The Bank’s Tier I Capital Adequacy Ratio stood at 18.4% while the Total Capital Adequacy Ratio stood at 19.4% well above the regulatory requirement of the 5% and 10% respectively as at 31.03.2013.
Commenting further on way forward during the year 2013, Mamaduwa emphasized that "We believe diversification is a permanent and sustainable solution to reduce operational risks while opening up avenues of future growth. Therefore, we are in the process of changing our business model by rebalancing our business operations while long term housing finance will remain our core business. We are expanding the Bank’s short term asset base through new products and services which will promote greater operational flexibility while helping to spread the operational risk."

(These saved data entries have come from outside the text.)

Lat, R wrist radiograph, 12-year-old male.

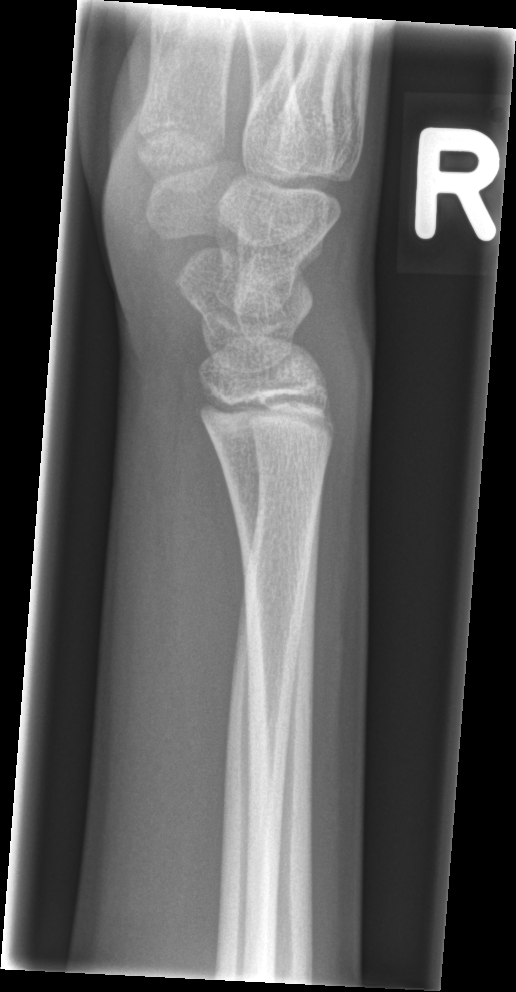 • No fracture annotation.
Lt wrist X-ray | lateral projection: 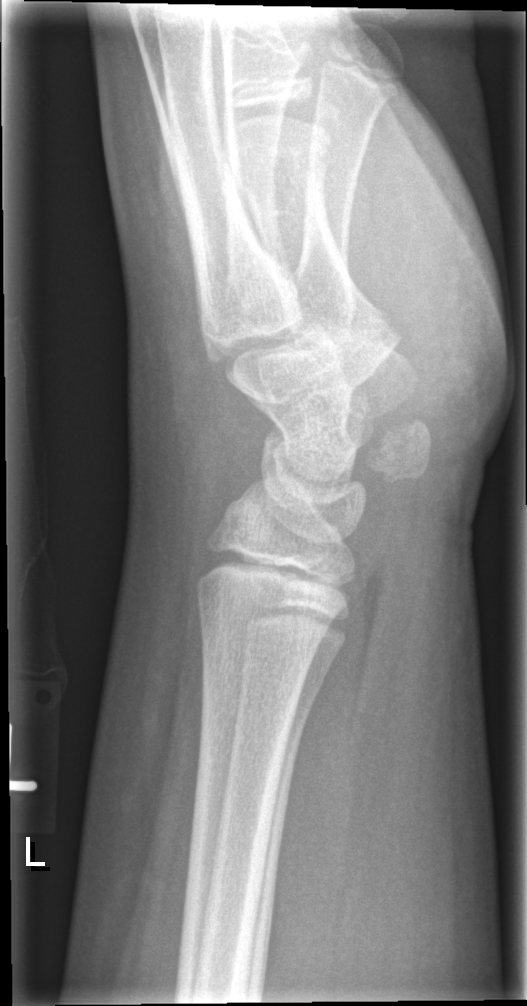
Fracture: none labeled.
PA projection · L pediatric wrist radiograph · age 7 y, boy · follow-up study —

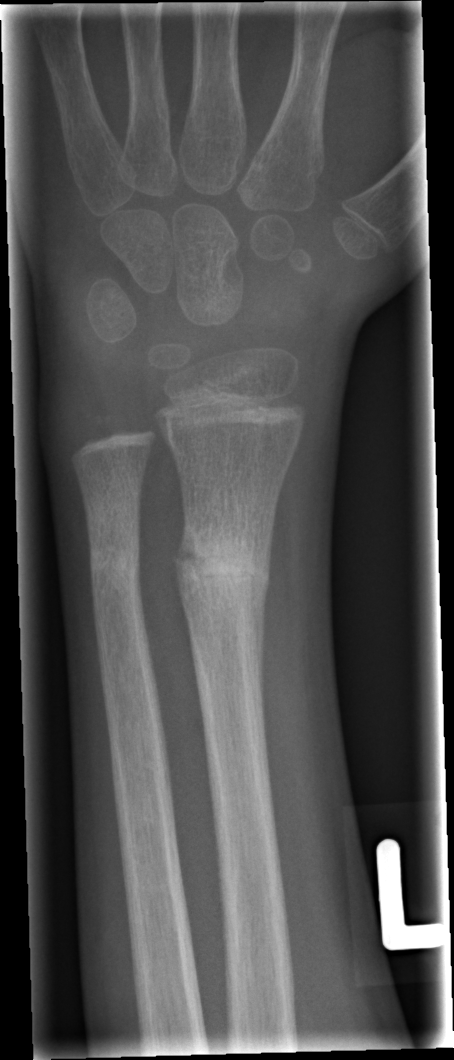

(boxes as x1,y1,x2,y2 (top-left / bottom-right, pixel units))
periosteal thickening = bbox(248, 574, 269, 708)
osteopenia = present
AO classification = 23-M/3.1
fracture = bbox(166, 524, 281, 594); bbox(82, 534, 150, 580)

With the amendment of the HDFC Act in 2011, HDFC is also able to diversify business operations. Under our new broader operations mandate, the Bank plan to enter the Country’s leasing, Micro Finance, SME and Agriculture Markets. For this purpose, the Bank has already initiated a funding scheme with the Central Bank of Sri Lanka and the Bank hope to negotiate more such funding arrangements with specialized agencies. Through the Central Bank’s refinance scheme, HDFC is now ready to gain a foothold in Micro Finance, SME lending and Agricultural Financing.
During the year 2013, the Bank will also continue to promote the highly successful gold loans scheme. Expansion of the Bank’s savings base will continue to remain a priority for the Bank, for the purpose of mobilizing an ongoing stream or low cost funding. The Bank will continue to consolidate the operations in 2013 by improving the systems, processes and skill base to deal with future growth opportunities and to compete successfully in an increasingly competitive market. As part of this process, the Bank has already strengthened the Regional Management structure by giving greater decision making autonomy to Regional Managers.

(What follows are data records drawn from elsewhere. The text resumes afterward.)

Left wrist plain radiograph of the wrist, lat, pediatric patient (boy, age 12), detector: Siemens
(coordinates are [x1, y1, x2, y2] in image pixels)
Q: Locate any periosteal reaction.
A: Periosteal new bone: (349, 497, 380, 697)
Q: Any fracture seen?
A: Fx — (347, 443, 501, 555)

HDFC Bank was one of the first Banks that published quarterly statements in line with IFRS Standards and the Bank’s final accounts for 2012 have been prepared in compliance with IFRS Standards.
The NPL Ratio saw an improvement at 20.52% as against 22.21% in 2011, due to the implementation of more stringent credit evaluation processes coupled with a strong emphasis on recoveries. However it is noteworthy to mention that this includes NPL Loans backed by EPF Balances which are guaranteed by the Central Bank of Sri Lanka (CBSL). The ratio excluding EPF category stands at 7.8% as at 31.12.2012 as against 11.37% in 2011.
Improving Technology remains a priority during the year to capitalize on efficiency and productivity gains that can be facilitated through the creative use of IT and other Technologies. The Bank is in the process of introducing a new Core Banking Solutions to meet the future requirements.
HDFC Bank’s transparency in communications is gaining recognition. HDFC Bank won the ACCA Sustainability Reporting Award for the 3rd consecutive year in the small scale category for the Bank’s 2011 Annual Report. This was HDFC’s first integrated report in line with international integrated reporting standards and was also a first for the local banking industry.